Step 2. Evaluation of Bone Defects
Segmental bone defects are assessed and correlated with the preoperative radiographs. If the preparation is made from the top, the most distal segmental defect can guide how far distally the reamers should be pushed to bypass the defect by the appropriate amount. Preoperative planning determines the depth needed to obtain adequate fixation.

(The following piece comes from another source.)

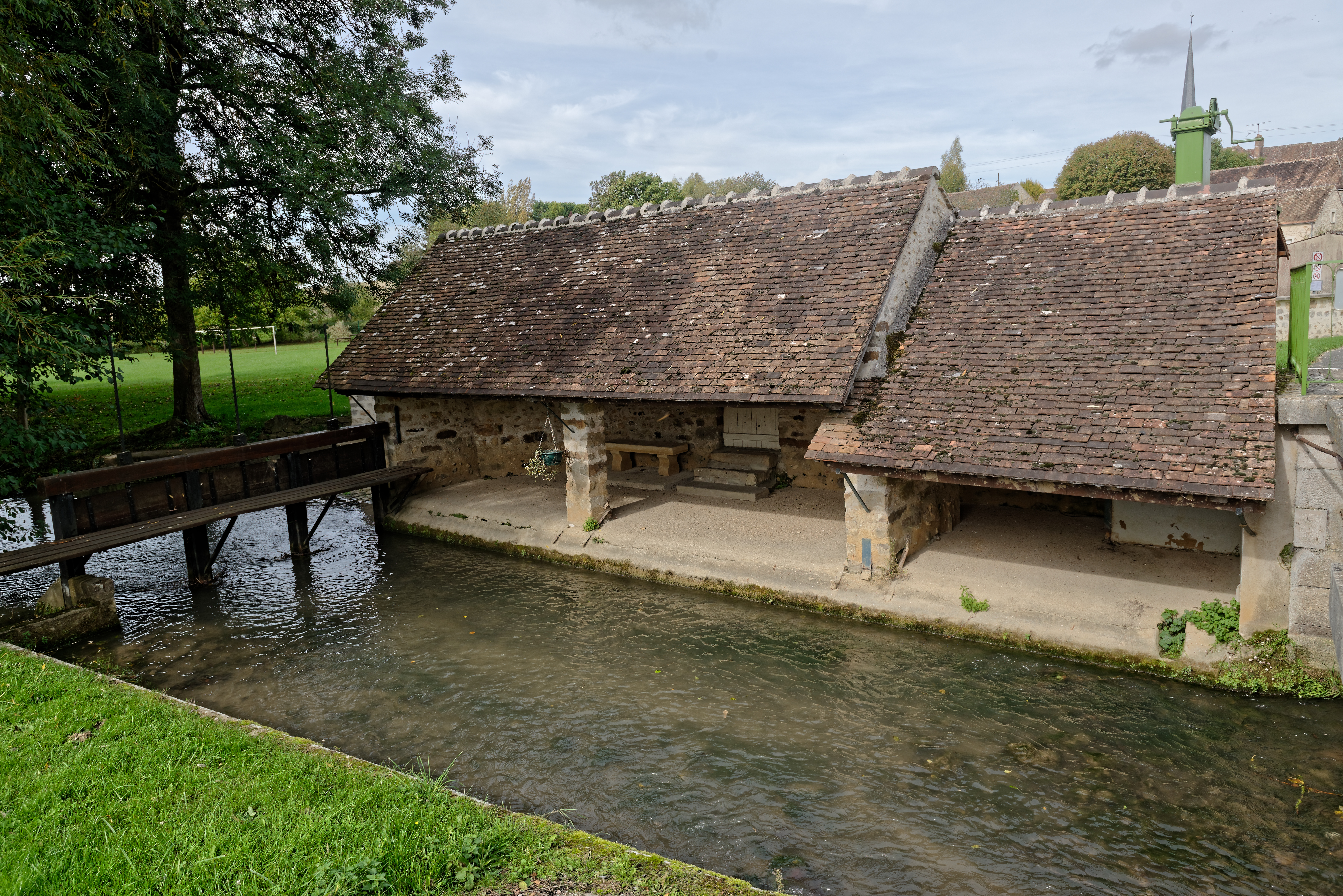 Lavoir sur l'Orvanne près de la plaine de jeux, à la sortie sud de Diant en Seine-et-Marne, région Île-de-France.
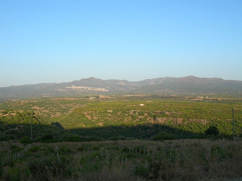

Step 3. Preparation of the Area of Primary Fixation
Straight conical reamers are used to prepare a cone-shaped femur to accept a tapered stem. Sequential reamers ( Fig. 65.2 ) are inserted in the femur down to the level that was planned during templating. The depth of reaming should be determined from preoperative planning, and reaming should be done only to that level; otherwise, a stem that is longer than necessary will be required. After a reamer has reached the planned level, the next-sized reamer is chosen, and the procedure is repeated until axial and rotational stability are obtained at that level. The reamers are usually graduated to help the surgeon reproduce the planned level of preparation ( Fig. 65.3 ). A larger stem is preferred to a longer one if there is adequate bone stock at that level. For a 2-degree taper, the taper diameter decreases by 1 mm for every 57 mm of length; for a 3.5-degree taper, it is only 46 mm. A stem with a larger taper angle engages sooner than a stem with a smaller angle.